How to Navigate the Complex and Growing Landscape of Technology Point Solutions
If you have a need in your sales organization, the odds are good that there is a point solution technology designed to address it.
Need to record calls for coaching? Point solution. Need to improve prospecting? Point solution. Need to generate lists for prospecting? Point solution. Need to manage accounts and opportunities better than your CRM provides for? Point solution. Want to automate scheduling? Point solution. Want to provide org charts for your salespeople? Point solution.
On the face of it, this seems like good news, but the reality isn’t quite so simple. In fact, too many point solutions can create a bigger problem than the one they fix, a problem I call “point pollution.”
What is Point Pollution?
Point pollution is what happens when we get overzealous with point solutions and end up cluttering our sales process with excess technology complexity.
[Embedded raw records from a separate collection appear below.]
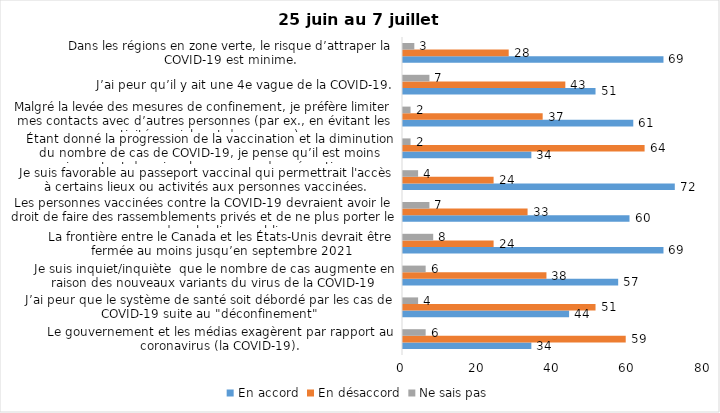
| Category | En accord | En désaccord | Ne sais pas |
|---|---|---|---|
| Le gouvernement et les médias exagèrent par rapport au coronavirus (la COVID-19). | 34 | 59 | 6 |
| J’ai peur que le système de santé soit débordé par les cas de COVID-19 suite au "déconfinement" | 44 | 51 | 4 |
| Je suis inquiet/inquiète  que le nombre de cas augmente en raison des nouveaux variants du virus de la COVID-19 | 57 | 38 | 6 |
| La frontière entre le Canada et les États-Unis devrait être fermée au moins jusqu’en septembre 2021 | 69 | 24 | 8 |
| Les personnes vaccinées contre la COVID-19 devraient avoir le droit de faire des rassemblements privés et de ne plus porter le masque dans les lieux publics. | 60 | 33 | 7 |
| Je suis favorable au passeport vaccinal qui permettrait l'accès à certains lieux ou activités aux personnes vaccinées. | 72 | 24 | 4 |
| Étant donné la progression de la vaccination et la diminution du nombre de cas de COVID-19, je pense qu’il est moins important de suivre les mesures de prévention. | 34 | 64 | 2 |
| Malgré la levée des mesures de confinement, je préfère limiter mes contacts avec d’autres personnes (par ex., en évitant les activités sociales et de groupes) | 61 | 37 | 2 |
| J’ai peur qu’il y ait une 4e vague de la COVID-19. | 51 | 43 | 7 |
| Dans les régions en zone verte, le risque d’attraper la COVID-19 est minime. | 69 | 28 | 3 |
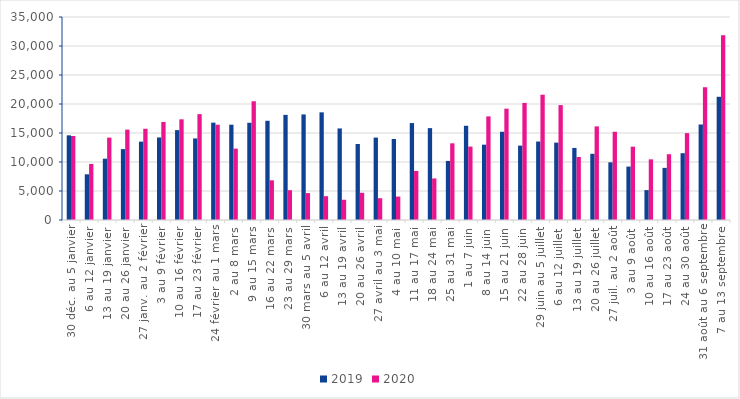
| Category | 2019 | 2020 |
|---|---|---|
| 30 déc. au 5 janvier | 14597 | 14482 |
| 6 au 12 janvier | 7879 | 9666 |
| 13 au 19 janvier | 10570 | 14205 |
| 20 au 26 janvier | 12222 | 15581 |
| 27 janv. au 2 février | 13510 | 15731 |
| 3 au 9 février | 14232 | 16900 |
| 10 au 16 février | 15499 | 17359 |
| 17 au 23 février | 14063 | 18254 |
| 24 février au 1 mars | 16783 | 16433 |
| 2 au 8 mars | 16432 | 12305 |
| 9 au 15 mars | 16765 | 20473 |
| 16 au 22 mars | 17107 | 6840 |
| 23 au 29 mars | 18126 | 5141 |
| 30 mars au 5 avril | 18204 | 4637 |
| 6 au 12 avril | 18560 | 4103 |
| 13 au 19 avril | 15788 | 3491 |
| 20 au 26 avril | 13099 | 4695 |
| 27 avril au 3 mai | 14207 | 3754 |
| 4 au 10 mai | 13969 | 4040 |
| 11 au 17 mai | 16713 | 8452 |
| 18 au 24 mai | 15841 | 7162 |
| 25 au 31 mai | 10184 | 13219 |
| 1 au 7 juin | 16246 | 12661 |
| 8 au 14 juin | 12988 | 17864 |
| 15 au 21 juin | 15214 | 19196 |
| 22 au 28 juin | 12823 | 20190 |
| 29 juin au 5 juillet | 13531 | 21602 |
| 6 au 12 juillet | 13339 | 19806 |
| 13 au 19 juillet | 12424 | 10860 |
| 20 au 26 juillet | 11414 | 16140 |
| 27 juil. au 2 août | 9944 | 15214 |
| 3 au 9 août | 9210 | 12641 |
| 10 au 16 août | 5155 | 10456 |
| 17 au 23 août | 8985 | 11341 |
| 24 au 30 août | 11520 | 14975 |
| 31 août au 6 septembre | 16465 | 22908 |
| 7 au 13 septembre | 21242 | 31866 |

It starts with point solutions that promise to solve problems. We buy them and add them to our “sales stack” (a made-up word that puts a positive spin on technology complexity, but that reveals the reality that all you’re doing is stacking things on top of each other).
When we do this without a clear strategic plan and purpose, it creates problems throughout our organization.
For salespeople, multiple point solutions interrupt their workflow, forcing them to switch between interfaces and keep track of multiple platforms and workflows. This is bad for productivity, as it leads to constant task-switching. Psychology Today, reports that task-switching can represent a loss of up to 40% productivity every day.
In addition, each new point solution requires that salespeople stop their workflow and learn a new interface and new skills. If training is provided, this represents another expenditure of resources to provide the training. If training is not provided, it leaves the salespeople to flounder as best they can, losing time or perhaps simply not bothering.
The loss may be minor for any one point solution, just as the effort in picking up a piece of trash is minor. But when more solutions are stacked on top of the old solutions, it quickly becomes a burden, just as trash on top of trash becomes pollution.
On top of that, most organizations do not get the value they expect out of each point solution, representing cost without benefit.
Point solutions can create expensive point pollution. Think more holistically about sales technology.
Who Benefits from Point Pollution?
If point solutions are so bad for sales organizations, it’s reasonable to ask why they exist. Somebody must be benefiting from them, right?
The answer is yes, somebody is. And most of those somebodies are their creators.
Many start-ups develop point solutions for the purpose of eventually being purchased and integrated into a larger technology, such as one of the giant CRM platforms. Their goal is to sell a lot of licenses, get the attention of these giants, and then sell the company and walk away.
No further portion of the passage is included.